Na pomysł "wyczarowania" noża w drewnie wpadł mój brat- mówi Beniamin Byndas, wyróżniony w tegorocznym konkursie na Targach "Drema'. A zrobiłem go sam, korzystając przy tym z narzędzi taty, który ma profesjonalny warsztat stolarski. Tato od lat  robi meble, schody, łóżka, co kto z drewna potrzebuje. Myślę o tym, żeby po ukończeniu szkoły wyjechać do USA i przez rok popatrzeć, jak tam prowadzi sie tego typu warsztaty, a potem przejąć interes po ojcu. I go rozwijać , oczywiście.

Z wyróżnienia bardzo się ucieszyłem- przyznaje Beniamin- bo nagrodą była warta tysiąc złotych  elektryczna wiertarko- wkrętarka. Przyda mi się do pracy w drewnie na bank.

Jesteśmy jedyną szkołą w Poznaniu i okolicy, która przygotowuje do zawodu technika technologii drewna- podkreśla Beata Cywińska, nauczycielka z ZSB-D. I jesteśmy z tego bardzo dumni.
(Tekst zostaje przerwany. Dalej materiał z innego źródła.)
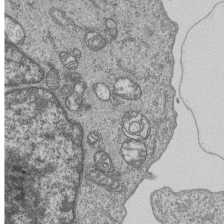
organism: Human
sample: MDA-MB-231 cells
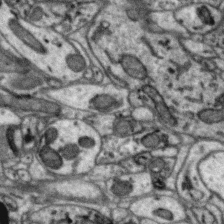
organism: Zebra finch
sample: Brain
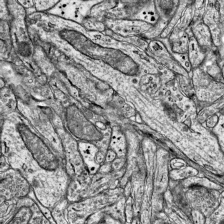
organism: Mouse
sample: Visual Cortex
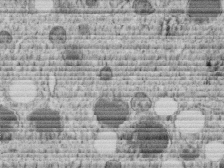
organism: C. elegans
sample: C. elegans embryo early stage
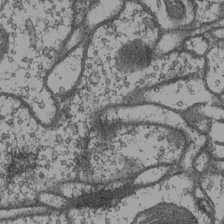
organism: Drosophila
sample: Optic medulla
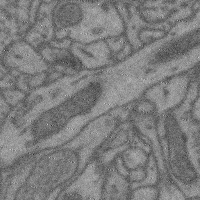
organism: Mouse
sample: Cerebral cortex
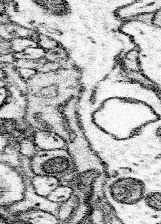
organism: Mouse
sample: Somatosensory cortex neuropil
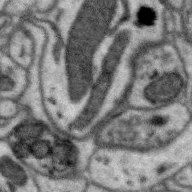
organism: Zebra finch
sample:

A że do tego mają oni takie osiągnięcia, jak Szymon i Beniamin, to tylko dodaje nam wszystkim skrzydeł.

Dla mnie najważniejsze jest to, że ich zmobilizowałam do wysiłku, bo przygotowanie niecodziennego przedmiotu z drewna to nie tylko zabawa, ale i wymagająca zaangażowania praca- mówi profesor Marek Bartol. Wiem coś o tym , pracuję z tym surowcem od wielu lat. A co też ja sam wyczarowałem fajnego z drewna, z czego jestem najbardziej dumny? Prawdę mówiąc, zabrzmi to prozaicznie- ale: krzesła i stół. Bo zrobiłem takie, o jakich marzyłem. Kiedyś jeden z naszych uczniów zrobił z drewna kosiarkę. Można cuda robić, jak się chce, naprawdę. Można przecież rzeźbić z drewna, ale żyć się chyba z tego za bardzo nie da. Mamy rzeźbiarzy- pasjonatów, ale wiem, że przede wszystkim ci ludzie pracują w zakładach meblarskich, a dopiero potem bawią się drewnem. Bo najpierw trzeba jednak "wyczarować "na chleb.